OccupantRJ
Well-known member
I'm in the middle of putting plywood on the interior walls of my shop. I have read a few threads here relative to which way to install the plywood, whether vertically or horizontally. I also intended to space the panels a 32nd of an inch to allow easier caulking. Here is what I have encountered, as this may help someone else.
1. If you have an 8 foot high sidewall, vertical gives a few less visual seam distractions.
2. Vertical seems easier to place by yourself at this height. (bear hug style) I am using a drywall screwgun, and did not do a horizontal installation due to not having to use a countersink for the vertical mode, due to the fact that a screw placed close to the end of a sheet of plywood at butted end joints without first using a countersink will break and chip out the remaining short end grain between the screw and the end of the sheet. On the vertical application, I was able to prevent this because you have more contact area to your top and bottom plate, and the screw can then be placed further from the ends of the sheets. Side seams do OK, but can bulge factory edges, so you may want to nail install sheets to hold them in place, then come back and do your screw-out.
3 Use tempory support nails driven into the joint of the base plate /concrete block joint to help you place the panel. Remove them later.
4.I was going to use small panel nails to space the plywood for caulkable joints, but found it too difficult to fight the bowing of the plywood and the difficulty of aligning the panel by myself to make it worthwhile. Stud to sheet edge would have slowly accumulated errors also. Without using screws, the plywood would have been hard to pull tight to the studs, using a finish nailer. The plywood factory is only a few miles away, whether the plywood needed more time after manufacture, and before store delivery, to stabilize while banded, is debateable.
5. I used a finish nail gun to temporarily attach key points of the panel until I had control of it, then added 1-5/8" coarse thread drywall screws to permanently attach. The plywood I got from Lowes was relatively flat, but bowed even while being transported home at night, enough so that I had a hell of a time getting it aligned and flattened out on the studs by myself, and I'm not inexperienced.
6.Drywall screwgun has adjustable countersink capabilities, to set the screws like you want them.

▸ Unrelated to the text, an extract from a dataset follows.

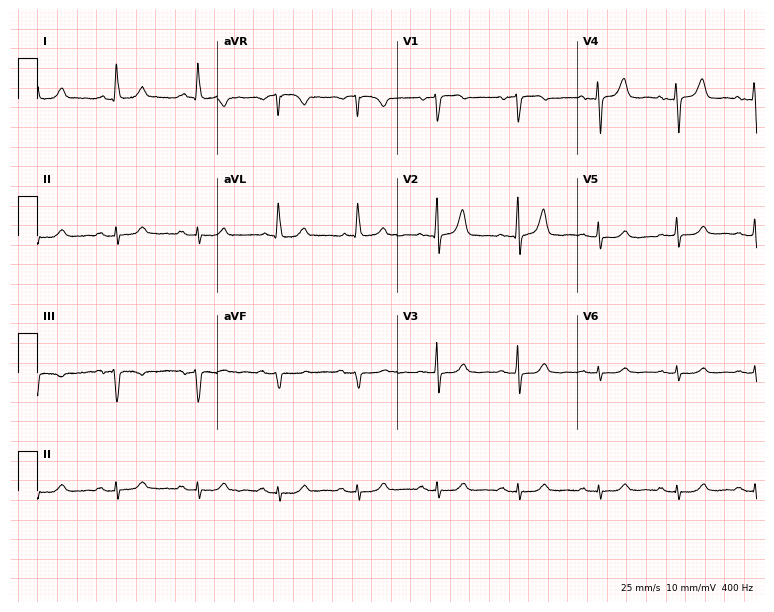
Resting 12-lead electrocardiogram (7.3-second recording at 400 Hz). Patient: a woman, 81 years old. Read as a normal ECG.
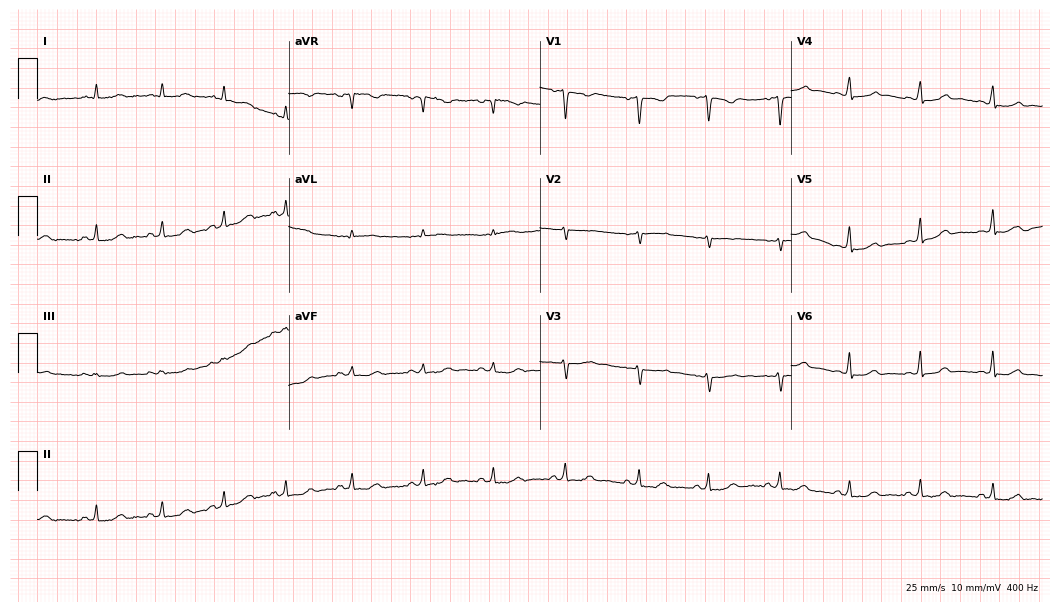
ECG — a 30-year-old female. Labelled as a normal ECG.

I will post other observations as I encounter them.
RJ
1. If you have an 8 foot high sidewall, vertical gives a few less visual seam distractions.

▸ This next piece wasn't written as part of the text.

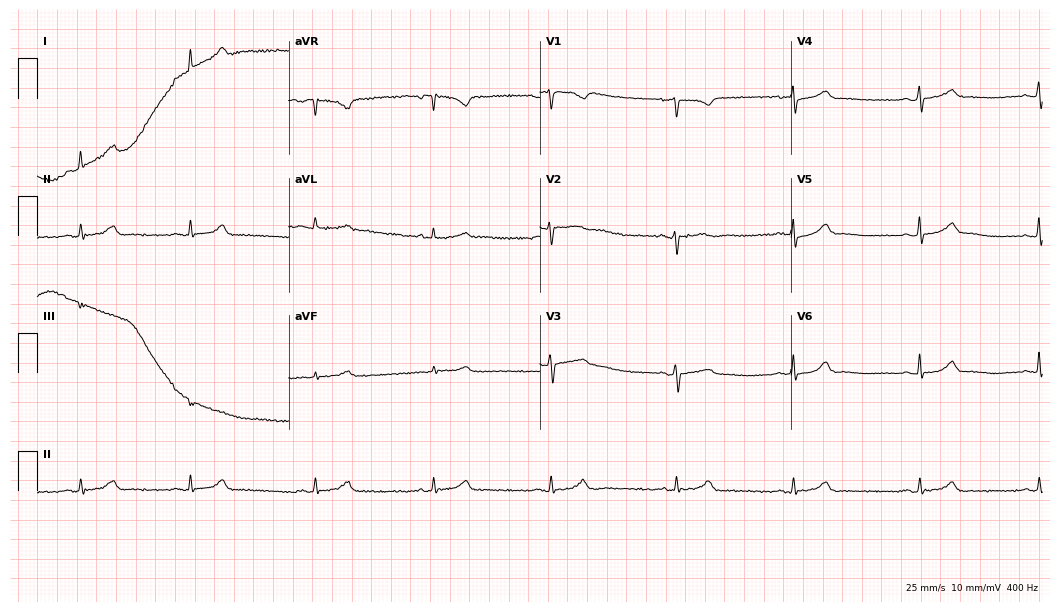
12-lead ECG from a 23-year-old female patient. Findings include sinus bradycardia (a sinus rate of 50 beats per minute or less).

2. Vertical seems easier to place by yourself at this height. (bear hug style) I am using a drywall screwgun, and did not do a horizontal installation due to not having to use a countersink for the vertical mode, due to the fact that a screw placed close to the end of a sheet of plywood at butted end joints without first using a countersink will break and chip out the remaining short end grain between the screw and the end of the sheet. On the vertical application, I was able to prevent this because you have more contact area to your top and bottom plate, and the screw can then be placed further from the ends of the sheets. Side seams do OK, but can bulge factory edges, so you may want to nail install sheets to hold them in place, then come back and do your screw-out.
3 Use tempory support nails driven into the joint of the base plate /concrete block joint to help you place the panel. Remove them later.

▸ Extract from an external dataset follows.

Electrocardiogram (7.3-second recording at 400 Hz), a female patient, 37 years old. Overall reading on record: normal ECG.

4.I was going to use small panel nails to space the plywood for caulkable joints, but found it too difficult to fight the bowing of the plywood and the difficulty of aligning the panel by myself to make it worthwhile. Stud to sheet edge would have slowly accumulated errors also. Without using screws, the plywood would have been hard to pull tight to the studs, using a finish nailer. The plywood factory is only a few miles away, whether the plywood needed more time after manufacture, and before store delivery, to stabilize while banded, is debateable.
5. I used a finish nail gun to temporarily attach key points of the panel until I had control of it, then added 1-5/8" coarse thread drywall screws to permanently attach. The plywood I got from Lowes was relatively flat, but bowed even while being transported home at night, enough so that I had a hell of a time getting it aligned and flattened out on the studs by myself, and I'm not inexperienced.
6.Drywall screwgun has adjustable countersink capabilities, to set the screws like you want them.
I will post other observations as I encounter them.
RJ

I can just barely see a vertical seem in that picture. Which for a 'shop' is no big deal at all, to me anyway.